**REQUIREMENT**
Verbatim copy, images omitted: return the full listing.

**MATERIAL FOR THE TASK**
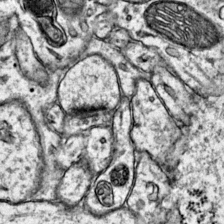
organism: Mouse
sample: Primary visual cortex
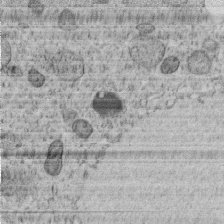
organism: C. elegans
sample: C. elegans embryo early stage
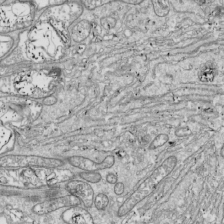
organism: Drosophila
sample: Cell division; meiosis; drosophila spermatocytes
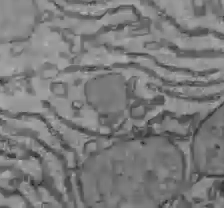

**THE COMPLETED TASK**
organism: Mouse
sample: Primary visual cortex
organism: C. elegans
sample: C. elegans embryo early stage
organism: Drosophila
sample: Cell division; meiosis; drosophila spermatocytes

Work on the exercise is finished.